Ahora Marcos Loayza los ha reunido para inmortalizarlos en el cine donde
conviven boleros fúnebres y un santo que cabalga sobre un caballo que aparece
por un túnel para salvar una vida, un bar donde los bebedores caminan sobre un
piso inundado con cerveza porque a la hora de decir salud primero echan la
bebida al piso y lo poco que sobran se lo meten por la garganta.
Entrar a Averno
no es fácil, pero tampoco difícil, porque a Averno no se elige entrar.

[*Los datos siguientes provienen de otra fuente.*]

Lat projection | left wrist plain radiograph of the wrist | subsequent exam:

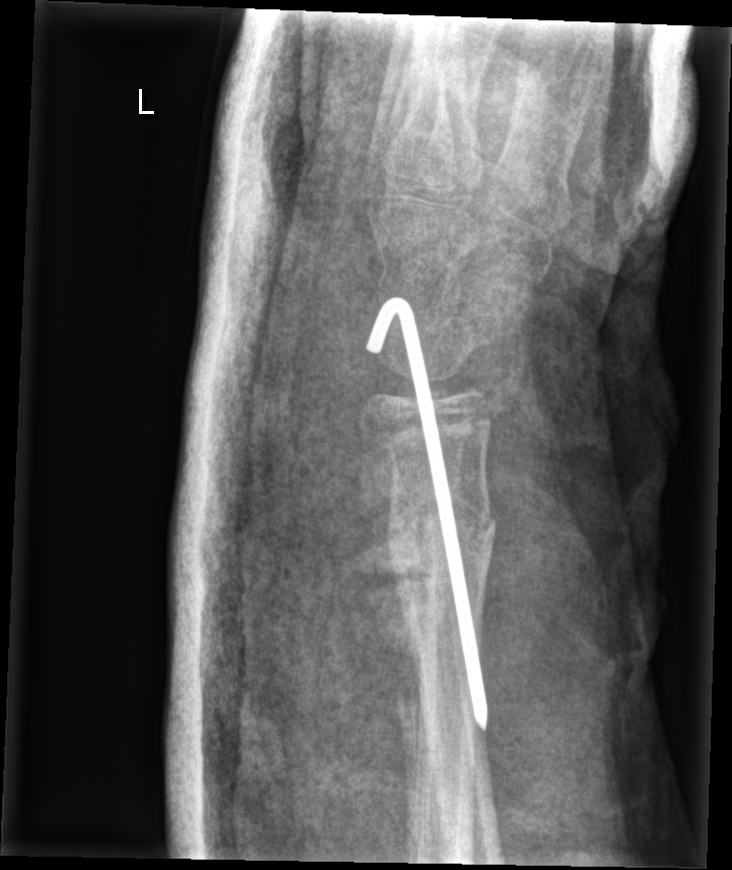
Fx identified at (391, 501, 499, 633).
One metallic implant at (363, 294, 490, 735).
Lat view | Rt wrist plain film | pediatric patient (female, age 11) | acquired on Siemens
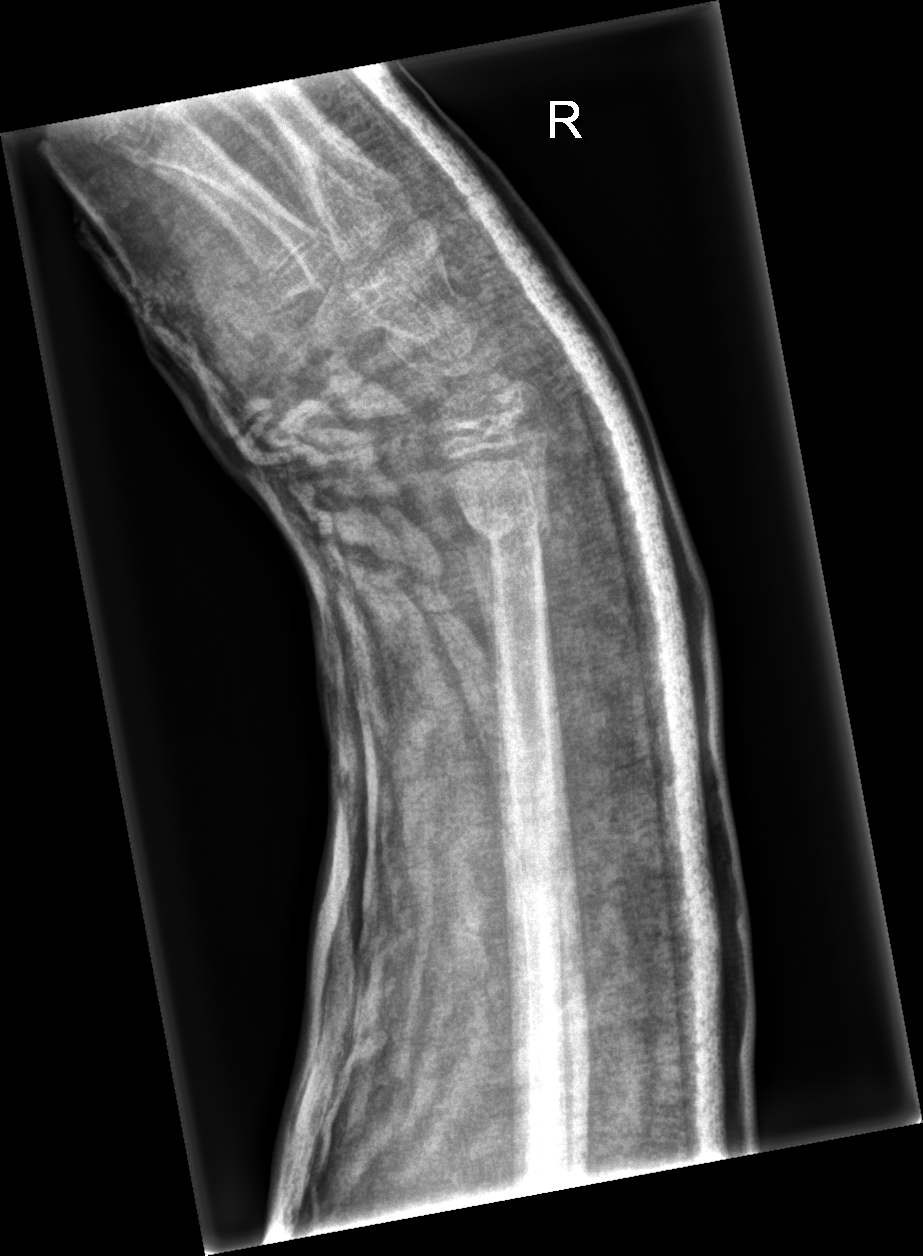
Findings: Fx — 460 486 556 552.

A Averno
se llega y se baila con la música de todos los misterios, porque –decían
nuestros abuelos y los abuelos de ellos-, que un limbo es así, un lugar donde
todo es posible y a la vez, nada: acaso, el fin de la eternidad y lo peor que
puede pasar no es morir, sino, darse cuenta que uno está hablando con espíritus
y que eso es posible solo si uno también está muerto, tal como ocurre en la
novela Pedro Páramo, del mexicano Juan Rulfo, cuando Juan Preciado va a Comala
en busca de su padre para que le diera lo que le pertenecía por ser su hijo.
Averno es una
película que nos lleva a los patios de los recuerdos, que resucita lo que se
creía olvidado y un descubrimiento de una mágica historia que llega con la voz
cinematográfica de Marcos Loayza, eternizada, quizá hasta el final de los
tiempos.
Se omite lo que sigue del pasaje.